Second, there must be designation and empowerment of appropriately skilled individuals who can give effect to those obligations and standards. Responsibility, skills, incentives, sanctions, escalation criteria and reporting lines must be properly aligned. Controls, safeguards, guard rails and properly approved processes and procedures must be reliably embedded within an entity. Professed accountability of an entity, without corresponding allocations of responsibility to specified individuals, often will not lead to real accountability at all. If consequences are assessed by decision-makers as an externality for themselves or for the entity the likelihood of an irresponsible decision substantially increases.
Third, those individuals who are given responsibilities for identifying and mitigating AI/ML risks should be empowered with methodologies and tools that enable them to reliably and verifiably fulfill those responsibilities.

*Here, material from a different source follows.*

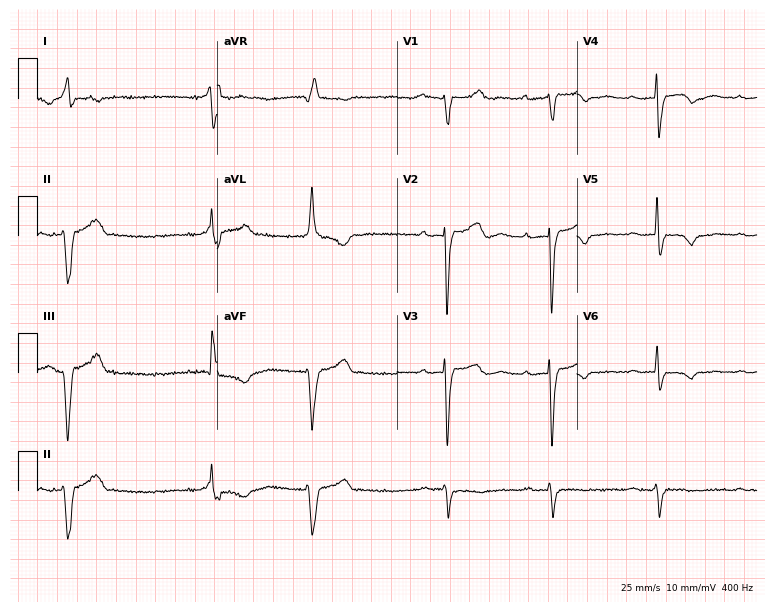
ECG (7.3-second recording at 400 Hz) — a man, 57 years old. Screened for six findings — first-degree AV block, right bundle branch block (RBBB), left bundle branch block (LBBB), sinus bradycardia, atrial fibrillation (AF), sinus tachycardia — none is recorded. Only these six findings were labelled.

Fourth, data and analytics governance must be properly integrated into everyday business practices and project management methodologies.
These organizational requirements apply to all entities, regardless of industry sector, size or level of maturity in information technology. The ways of giving effect to these organizational requirements must, however, differ entity by entity.
Entities electing to develop or use automation apps have a wide range of capabilities and available resources. A startup will need to implement these requirements in a different way than a large organization that has highly systematized business and project processes. Even large organizations will need to evolve. Many do not have high levels of maturity in functions and processes for data and analytics, particularly (but not only) in relation to non-conventional sources of data, and data that is not clearly regulated personal information.
Implementation of good governance of automation apps often will require up-skilling of particular individuals within the entity, new allocations of responsibilities and reporting lines, and other changes to technology and entity governance. Just as evolving standards for privacy by design and security by design have changed requirements for information governance, implementation of good governance of automation apps requires an understanding by entities of the need for effective change management.
Good governance of automation apps should seldom be a matter for specialists alone. Often it can only be practical if the organizational requirements are addressed through multiple levels, roles and functions within an entity.
The pace of development, implementation and modification of automation apps is fast. Governance frameworks to ensure reliably good automation apps, tools and methodologies for assessing and mitigating risks of harms, are still developing. Each entity needs to ensure that its organizational arrangements catch up and keep pace with the entity’s AI/ML capabilities and its changing risk profile.
There are emerging opportunities for entities to differentiate themselves from competitors through good governance. Observe how some digital platforms are now advertising their commitment to privacy protective control of ecosystems of consumer data that they curate or enable.
With new legal requirements and rising stakeholder expectations about transparency in design and use of automation apps, it will become easier to identify the organizations that are laggards, recalcitrant in their governance practices. Some organizations may only react to public relations crises, simply address existing legal obligations, or otherwise, resist change. These organizations should and will be left behind.
Which entities will shine? And how quickly will there be naming and shaming of those entities that remain parked under a cloud?